WHAT YOU ARE ASKED TO DO
Working through the lines below, return each one that holds "cells".

DATA
——————

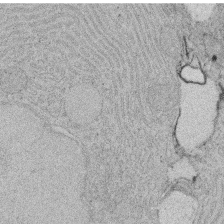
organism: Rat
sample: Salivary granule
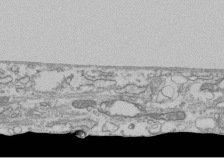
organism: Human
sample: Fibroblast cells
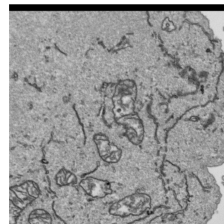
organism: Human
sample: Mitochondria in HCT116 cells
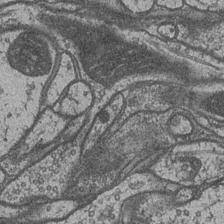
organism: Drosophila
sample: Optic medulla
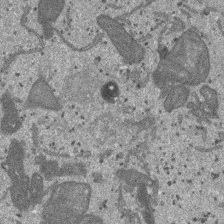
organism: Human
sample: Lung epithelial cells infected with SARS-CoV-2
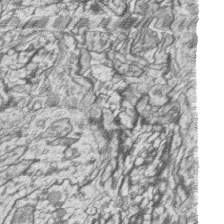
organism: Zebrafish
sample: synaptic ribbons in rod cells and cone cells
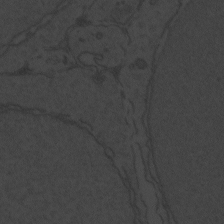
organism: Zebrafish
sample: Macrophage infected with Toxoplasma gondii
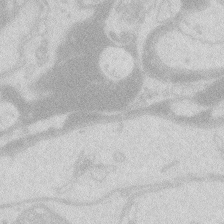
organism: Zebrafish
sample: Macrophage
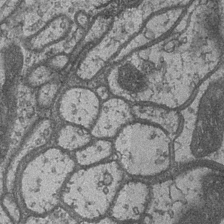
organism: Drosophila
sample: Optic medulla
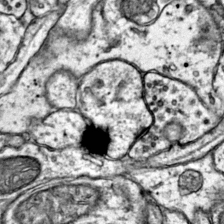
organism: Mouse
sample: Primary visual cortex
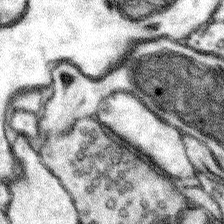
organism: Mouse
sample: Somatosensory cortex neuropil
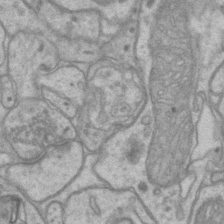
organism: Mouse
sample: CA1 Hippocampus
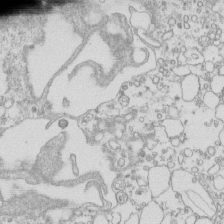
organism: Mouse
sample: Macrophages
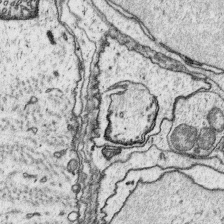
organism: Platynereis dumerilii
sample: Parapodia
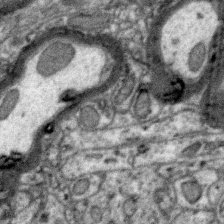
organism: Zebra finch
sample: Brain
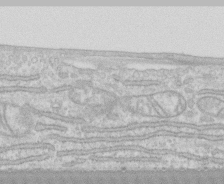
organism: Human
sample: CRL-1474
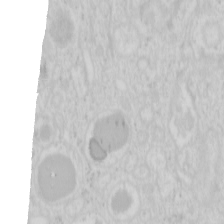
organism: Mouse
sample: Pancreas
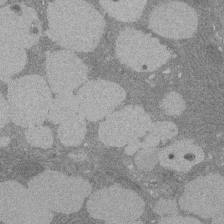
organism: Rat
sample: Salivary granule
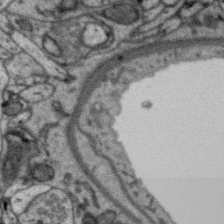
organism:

——————

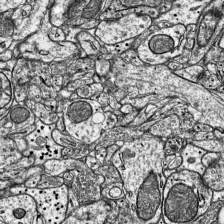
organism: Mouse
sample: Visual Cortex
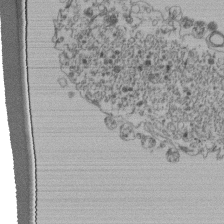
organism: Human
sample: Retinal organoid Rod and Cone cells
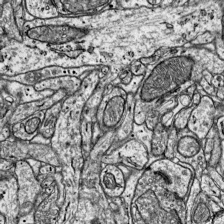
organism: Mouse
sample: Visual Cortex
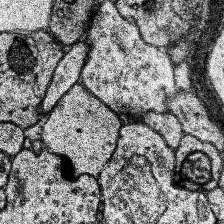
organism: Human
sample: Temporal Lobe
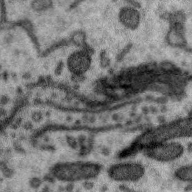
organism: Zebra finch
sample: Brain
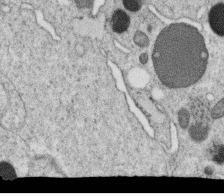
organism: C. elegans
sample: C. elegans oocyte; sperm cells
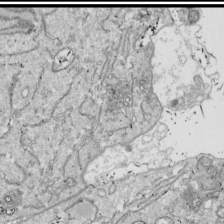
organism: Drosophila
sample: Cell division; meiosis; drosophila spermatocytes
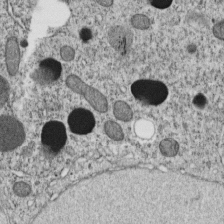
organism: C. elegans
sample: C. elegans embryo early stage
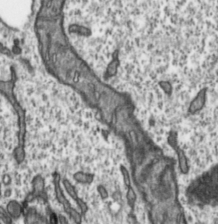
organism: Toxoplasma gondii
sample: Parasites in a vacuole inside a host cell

——————

TASK RESULT
sample: Fibroblast cells
sample: Mitochondria in HCT116 cells
sample: Lung epithelial cells infected with SARS-CoV-2
sample: synaptic ribbons in rod cells and cone cells
sample: Retinal organoid Rod and Cone cells
sample: C. elegans oocyte; sperm cells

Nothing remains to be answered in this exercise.